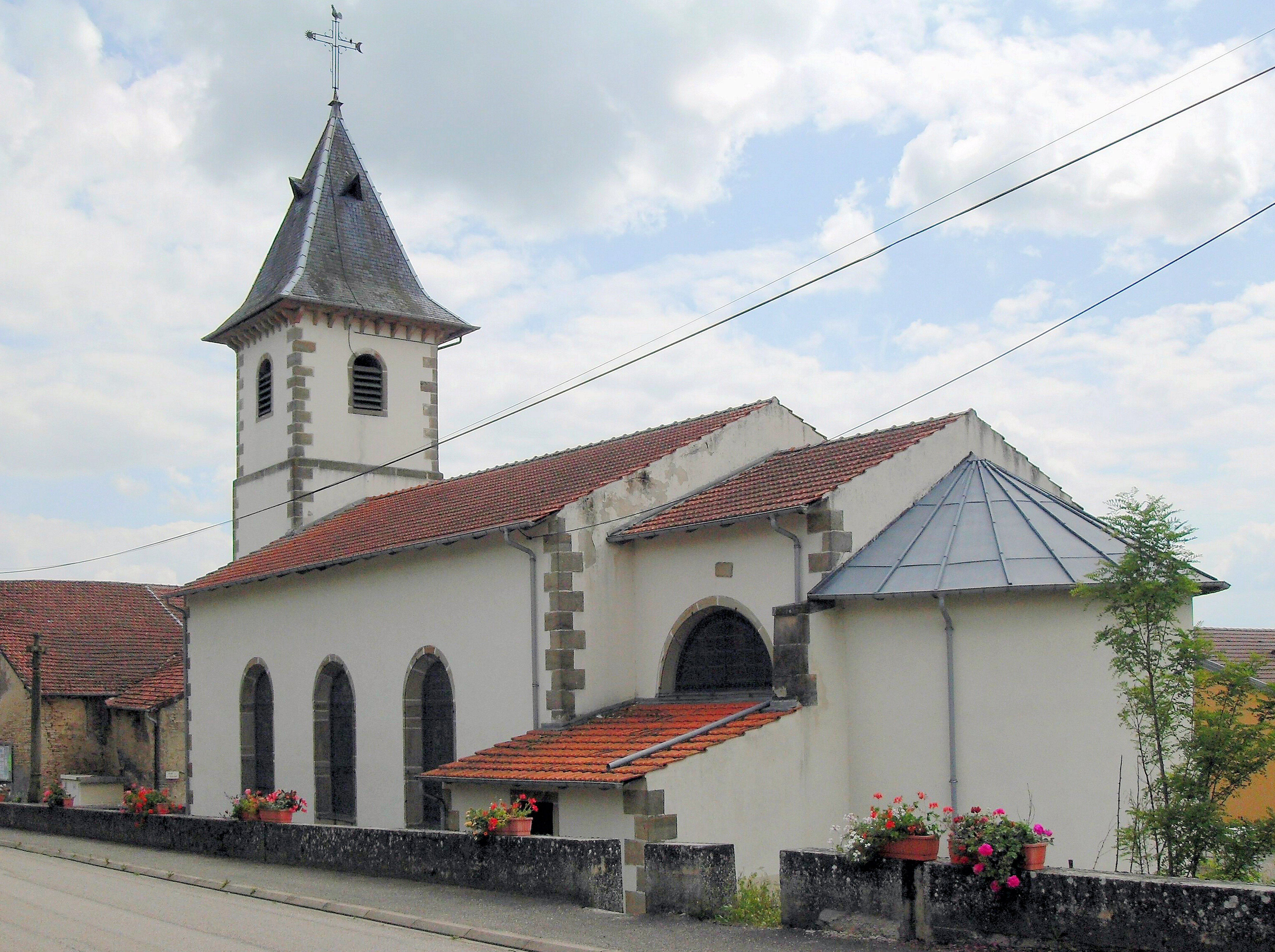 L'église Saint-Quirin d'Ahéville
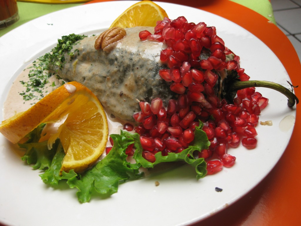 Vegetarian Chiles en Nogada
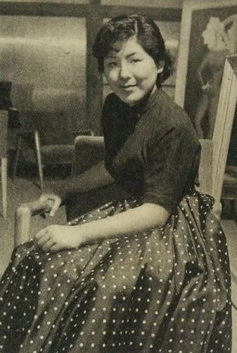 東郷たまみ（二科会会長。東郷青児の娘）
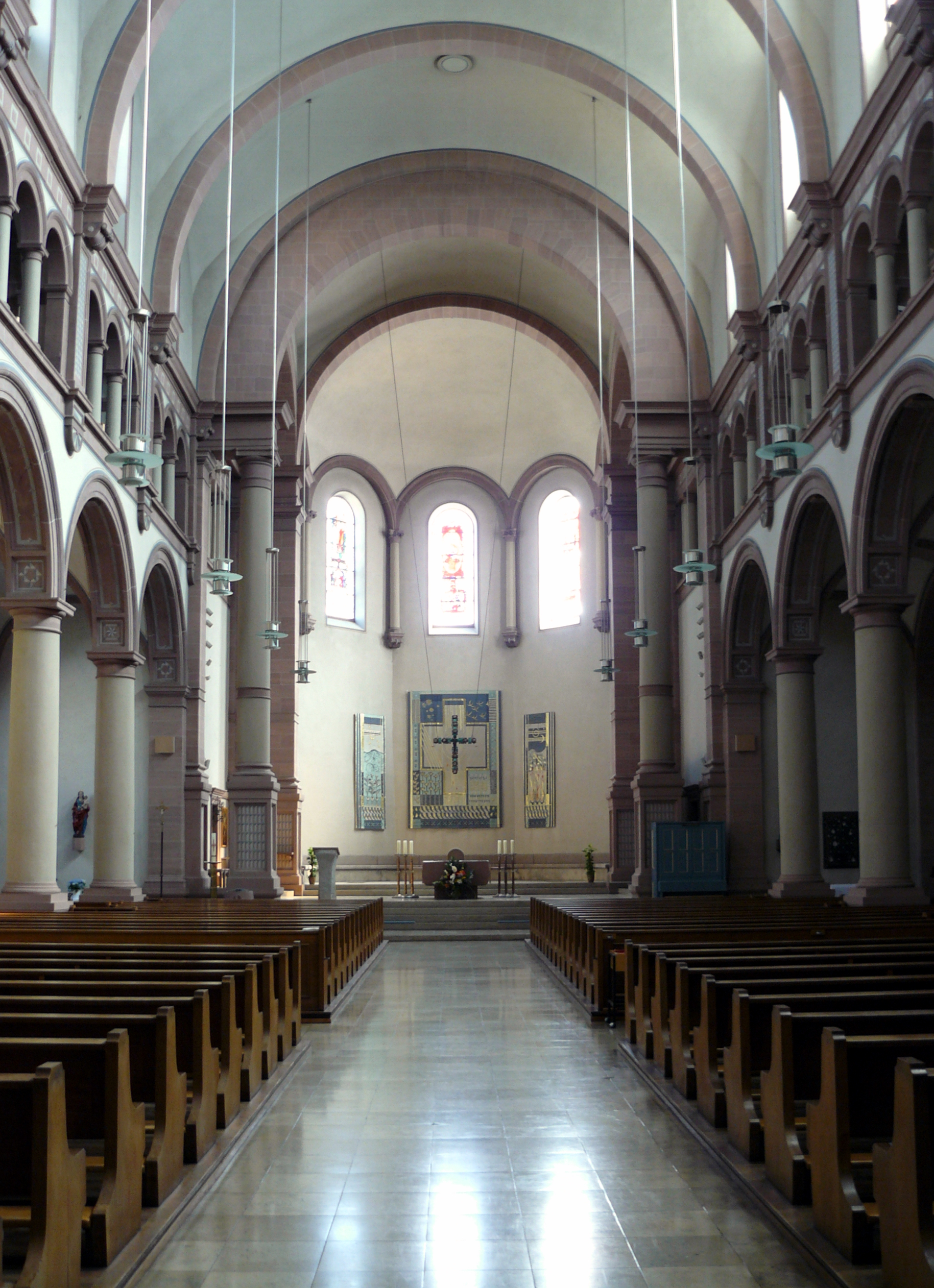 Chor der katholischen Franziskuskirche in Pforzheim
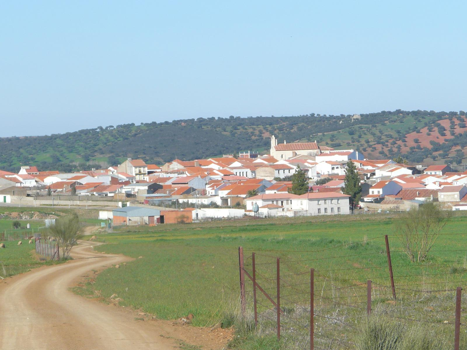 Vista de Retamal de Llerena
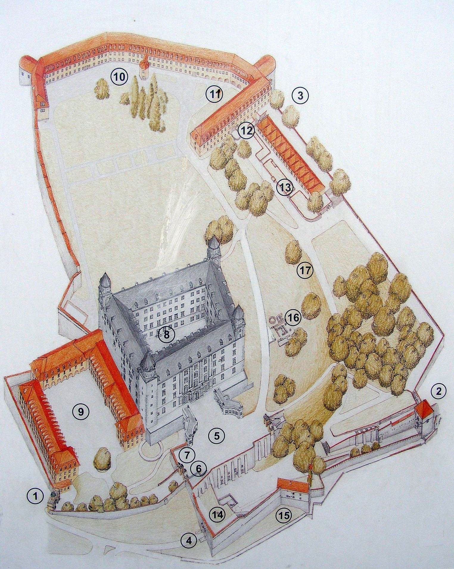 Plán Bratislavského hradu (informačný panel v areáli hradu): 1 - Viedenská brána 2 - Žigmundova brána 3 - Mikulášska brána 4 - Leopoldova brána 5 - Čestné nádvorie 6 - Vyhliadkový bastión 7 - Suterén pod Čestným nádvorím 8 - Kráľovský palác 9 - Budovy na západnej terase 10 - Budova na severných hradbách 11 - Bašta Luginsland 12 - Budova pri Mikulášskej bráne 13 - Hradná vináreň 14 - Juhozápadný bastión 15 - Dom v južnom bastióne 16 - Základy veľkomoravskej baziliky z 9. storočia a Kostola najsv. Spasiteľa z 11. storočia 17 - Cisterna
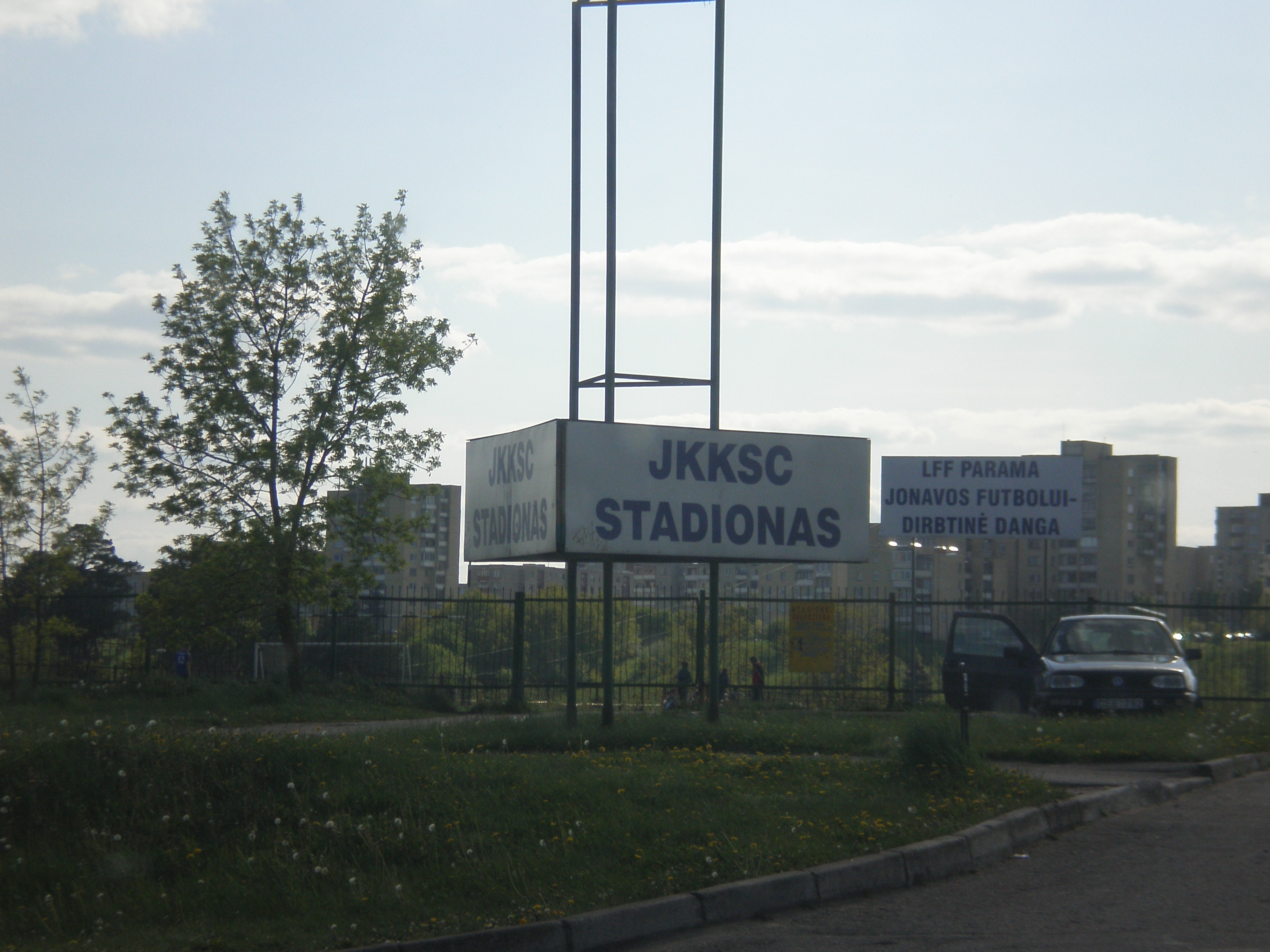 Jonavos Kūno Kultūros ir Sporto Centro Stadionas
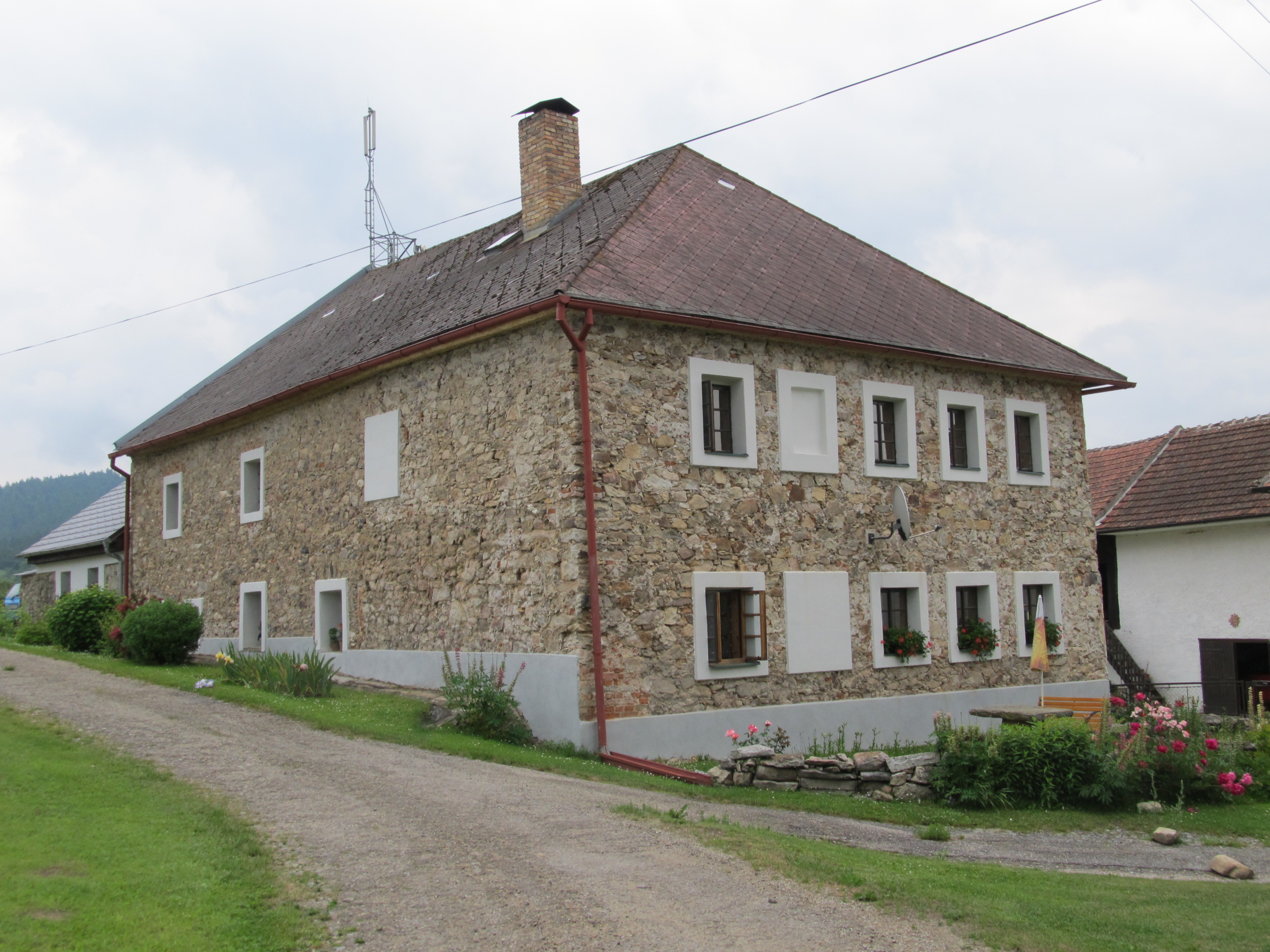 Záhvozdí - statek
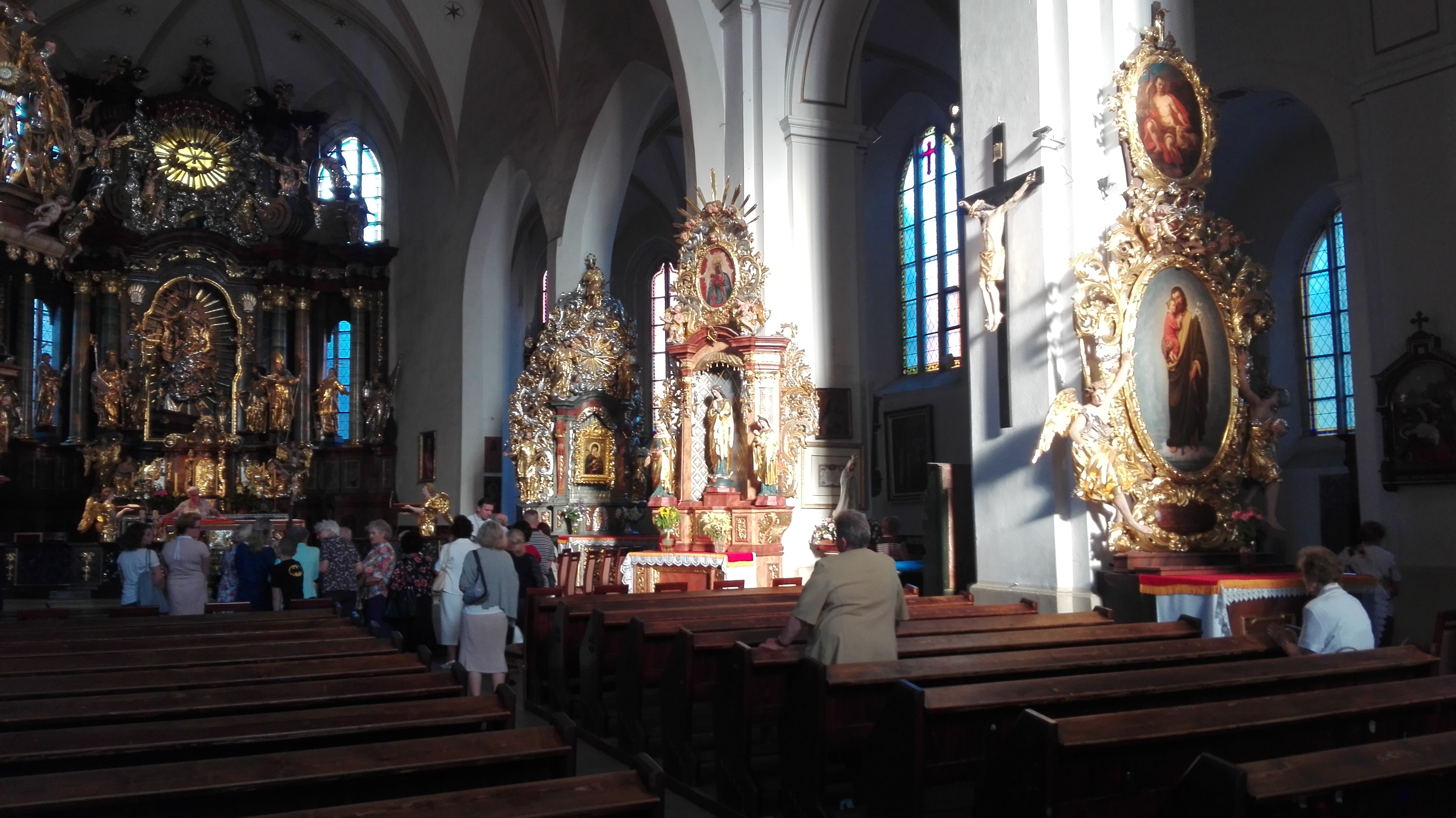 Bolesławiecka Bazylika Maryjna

┄┄┄┄┄┄┄┄┄┄┄┄┄┄┄┄┄┄┄┄

Beginning at the first line of the listing, print each line exactly until and including the one that has "Vista de Retamal de Llerena"; skip pictures.

- _Finished task_:
 L'église Saint-Quirin d'Ahéville
 Vegetarian Chiles en Nogada
 東郷たまみ（二科会会長。東郷青児の娘）
 Chor der katholischen Franziskuskirche in Pforzheim
 Vista de Retamal de Llerena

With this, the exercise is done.